Toloka social at NeurIPS 2022. From old biases to new opportunities: Annotator empowerment and data excellence
In recent years, we observe a sharp increase in the popularity of different artificial intelligence (AI) systems impacting people's lives, from face recognition in the streets to text-to-image generation systems like DALL-E helping people produce visual content. These systems are trained on data and these data might be biased, resulting in the amplification of the biases. Regardless of the dataset size, it usually contains biases, both selection biases (due to the sampling from a skewed distribution) and annotator biases (e.g., personal biases, confusion of observations, etc).
Because of the latter, gold standard datasets are often difficult to obtain. How do we find ground-truth datasets backed by experts that can eliminate ambiguity and disagreement among annotators? Additionally, while a dataset may be free of any annotator subjectivities, it may still be biased due to the dataset's lack of sampling diversity. When machine learning (ML) algorithms are trained on such biased datasets, the AI product may act in ways that are irresponsible, offensive, or even life-threatening.

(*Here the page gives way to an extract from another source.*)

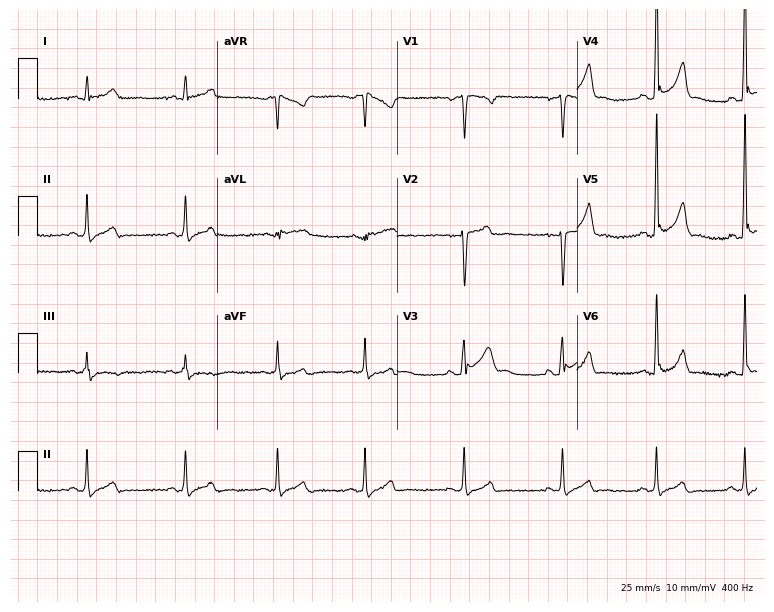
ECG (7.3-second recording at 400 Hz) — a male patient, 21 years old. Screened for six findings — first-degree AV block, right bundle branch block, left bundle branch block, sinus bradycardia, atrial fibrillation, sinus tachycardia — none is recorded.

We'd like to welcome NeurIPS attendees to join our social and discuss how to build ML systems immune to biases, obtain representative datasets, and resolve disagreements among annotators in order to bring out high-quality AI products. Our goal is to bring together people from different backgrounds and hear various opinions on how imperfect AI systems impact people's lives and how the training data can be changed to improve the state of affairs.
Toloka Social is an in-person two-part roundtable event with free snacks and beverages.
Location:
Room 394
New Orleans Ernest N. Morial Convention Center
900 Convention Center Blvd New Orleans, LA 70130
Date and time:
Wednesday, November 30, 2022
6:00 PM - 8:00 PM CST (UTC-06)
What lessons can we learn from biased and unfair AI systems, and how can we prevent these mistakes in the future?

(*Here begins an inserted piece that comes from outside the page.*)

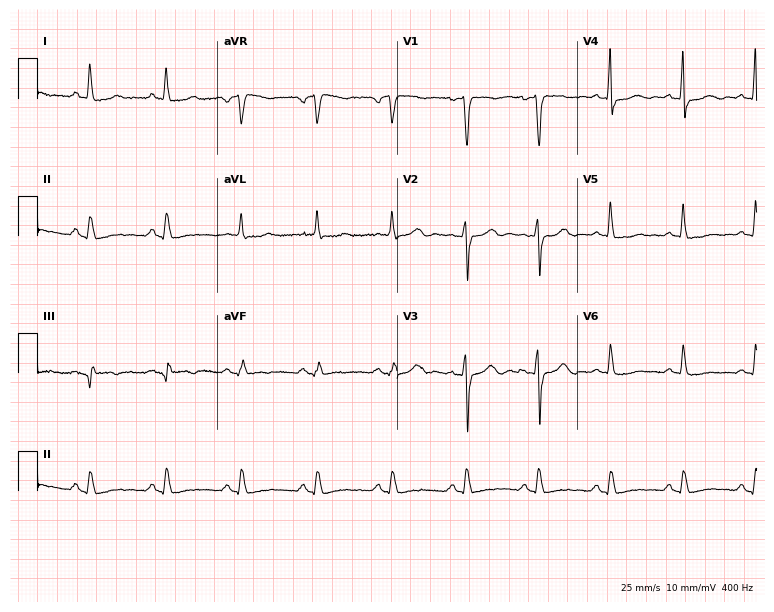
12-lead ECG from a female patient, 61 years old (7.3-second recording at 400 Hz). No first-degree AV block, right bundle branch block, left bundle branch block, sinus bradycardia, atrial fibrillation or sinus tachycardia recorded for this tracing. Other findings, if any, are not listed.

How can we empower digital workers as we strive to reach our AI potential and obtain large-scale multiculturally diverse and unbiased data?
Data labeling + Social sciences: the spillovers. We'll talk about some common issues for the two fields, such as data quality and objectivity, performer selection, motivation, and biases, and how researchers and practitioners can enrich each other while tackling them.
How can we apply approaches from other disciplines to address weaknesses in AI systems caused by imperfect data?
How can the need for human-labeled data be channeled to help online annotators earn extra income in regions of the world where job opportunities are few and far between?
How do we obtain representative datasets and establish ground truth without inter-annotator agreement?